= Nejmi Succari =

Syrian violinist from Aleppo (born 1939)

Nejmi Succari (born 20 October 1939) is a Syrian violinist from Aleppo. He was a finalist in the 1967 Leventritt Competition. He studied with Russian violinist Mikhail Boricenco, a former student of Leopold Auer who had left Moscow for Syria in the 1920s.

== Early life ==
At age 12, in 1951, he came to Paris to study at the Conservatoire National de Musique, with Roland Charmy and Miguel Candela. In 1959, he enrolled in the class of Boris Bielynky at the Tchaikovsky Conservatory in Moscow.

==Career==
Succari was a finalist in the 26th international Leventritt Competition of 1967, and was a winner in the Queen Elisabeth of Belgium Competition (1963) and the Jacques Thibaud Competition (Paris 1965). He made his first United States tours during the spring of 1973 and 1974.

He was distinguished in several concerts and recitals, in Baalbek festival (Lebanon) and Damascus 1967 accompanied by Leipzig symphonic orchestra where he performed Brahms' concerto for violin, Montreux festival 1967, France and Brazil. In 1971, in festival Lausanne he played Bach and Paganini for solo violin, and recorded for radio Geneve the Mendelsohn violin concerto with orchestra Suisse Romande directed by S. Bodbovy, and Bulgary. Gazette of Lausanne praised him:"Succari can rival the greatest violinists of today... He plays with superior temperament, a lively intelligence and a natural expression". British lady dedicated a Petrus Guarnierius violin which Joseph Szigeti had played upon before his retirement to him in appreciation of his talent in 1971 (Lausanne).

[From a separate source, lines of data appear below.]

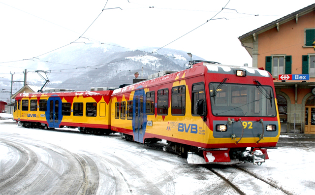 Chemin de fer Bex-Villars-Bretaye (BVB) treinstel Beh 4/8 (bj. 2001) 92 te Bex.
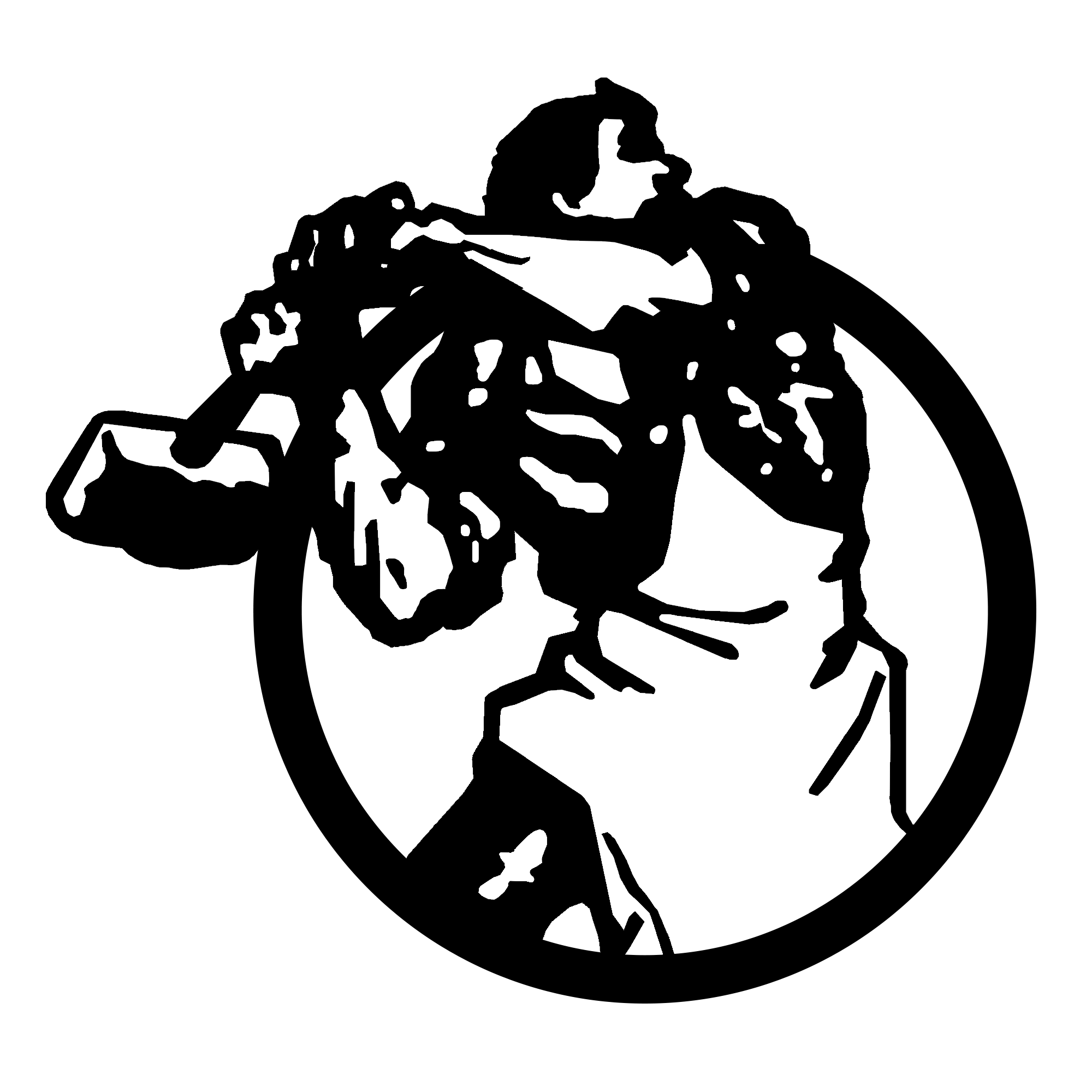 Le logo de la troisième internationale communiste représente un forgeron muni d'un marteau.
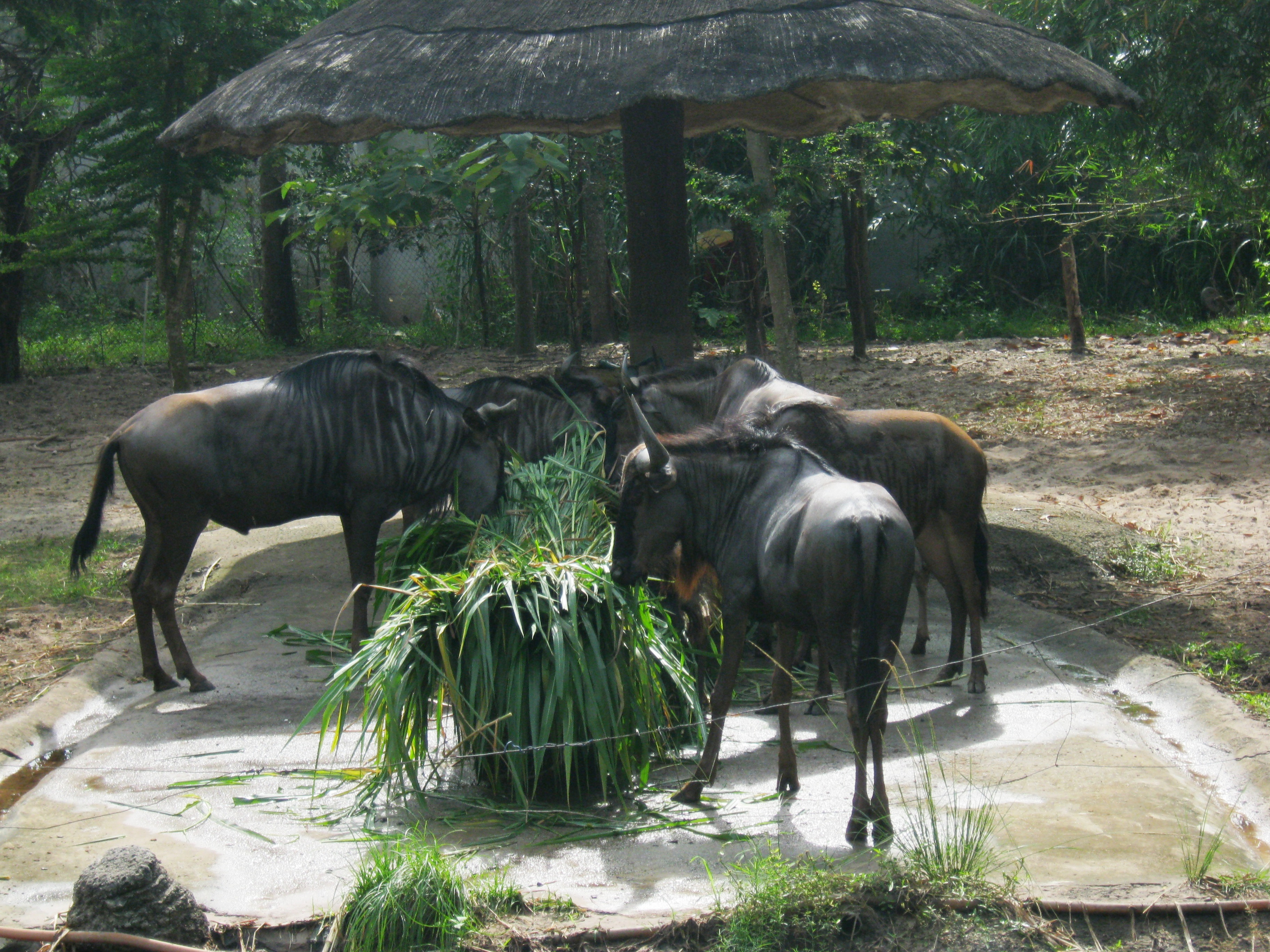 Linh dương đầu bò (Blue Wide Beest- Connochaetes Taurinus) thường sống ở Nam Châu Phi. Hiện chúng được nuôi trong khu Lạc Cảnh Đại Nam Văn Hiến (Bình Dương, Việt Nam).
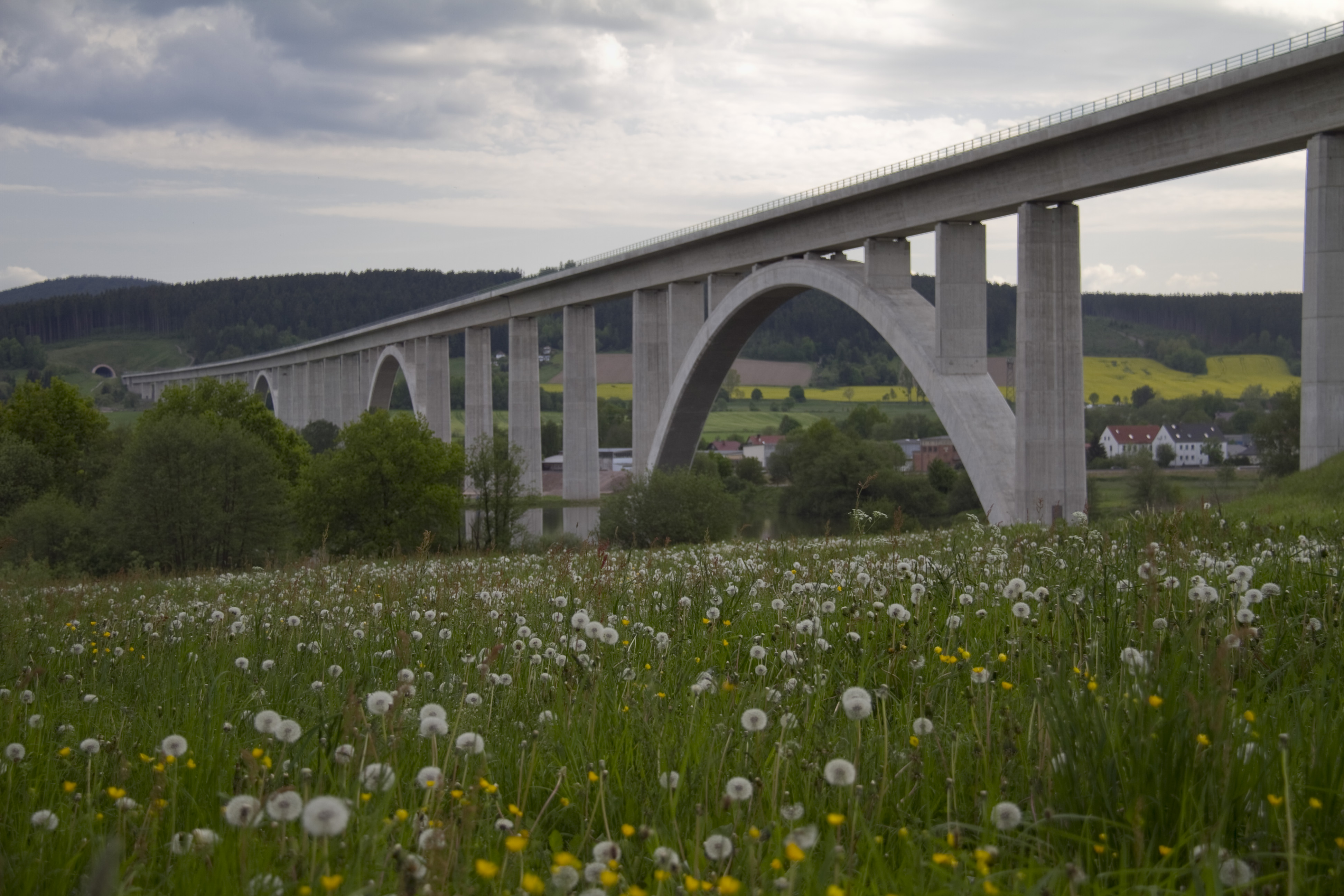 Ilmtalbrücke bei Langewiesen - Teil der Neubaustrecke Ebensfeld Erfurt
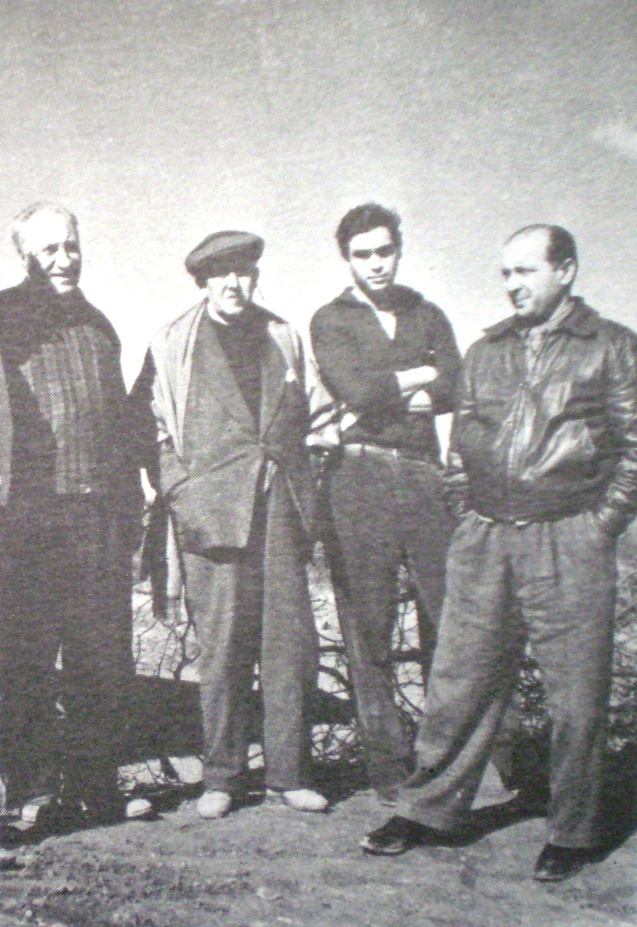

His appearances in the USA included three tours during 1973, and 1974, as a soloist in concerts and recitals. He was the guest for Bloomington Normal Symphony Orchestra, Oregon Symphony Orchestra, and Missoula Symphony Orchestra. Elsewhere he performed Paganini No1, Brahms, Mendelsohn, Beethoven and Tchaikovsky concertos for violin with the contribution of conductors Bernard Goodman, Eugene Andrie, George Barati, Laurence Smith and Edward C.Tritt. Albert Muller, a violin maker from California was pleased to give him a violin and a bow of his own handmade production.

He received the E.Ysaye medal for his performance in the memorial of the violinist and composer. With the contribution of Pasdeloup orchestra, conducted by Gerard Devos, he performed at the Champs Elisée theater Brahms violin concerto in 1978; Pierre Petit ranked him in a Le Figaro revue among the greatest virtuosos.